Oxygen-dependent Oxidation of Fe(II) to Fe(III) and Interaction of Fe(III) with Bovine Serum Albumin, Leading to a Hysteretic Effect on the Fluorescence of Bovine Serum Albumin

The serum albumin is the most abundant protein in blood plasma and the iron is essential for many cellular processes. However, the interaction between Fe3+ and haem-free serum albumin remains unclear. Here we provide evidence for the fact that haem-free BSA possesses one specific Fe3+-binding site.
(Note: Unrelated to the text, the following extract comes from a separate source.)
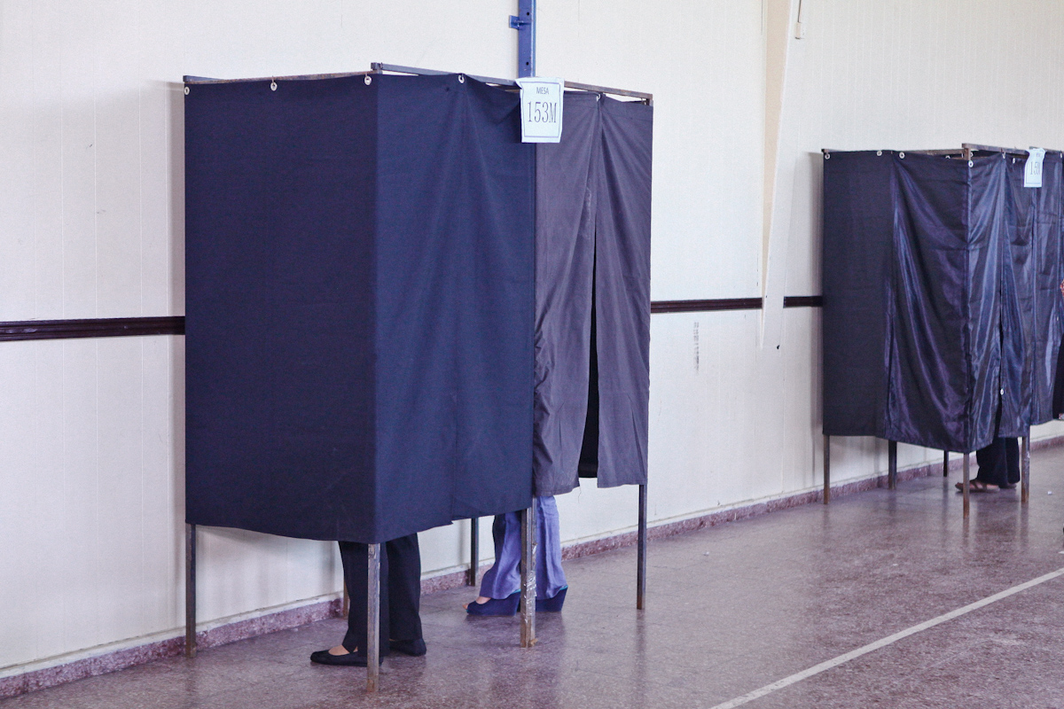 Michelle votó en colegio Teresiano Enrique de Ossó 17/11/2013

The binding of Fe3+ to BSA results in a significant quenching of the Trp fluorescence of BSA. The average apparent dissociation constant value for the interaction of Fe3+ and BSA is 3.46 × 10−8 ± 3 × 10−10 M at 37 °C and 3.30 × 10−8 ± 5 × 10−10 M at 25 °C, respectively, as determined by fluorescence titration. Addition of 50 μM Fe2+ to 1 μM BSA results in an obvious hysteretic effect on the fluorescence of BSA. The time-dependent fluorescence quenching of BSA by Fe2+ is not caused by the Fe2+-induced conformational change of BSA, but the oxygen-dependent oxidation of Fe2+ to Fe3+. Fe2+ undergoes an oxygen-dependent oxidation to Fe3+ under aerobic conditions, which is accelerated by the interaction of BSA with Fe3+ and extensively inhibited under anaerobic conditions. The results suggest that BSA may take part in non-transferrin bound iron transfer.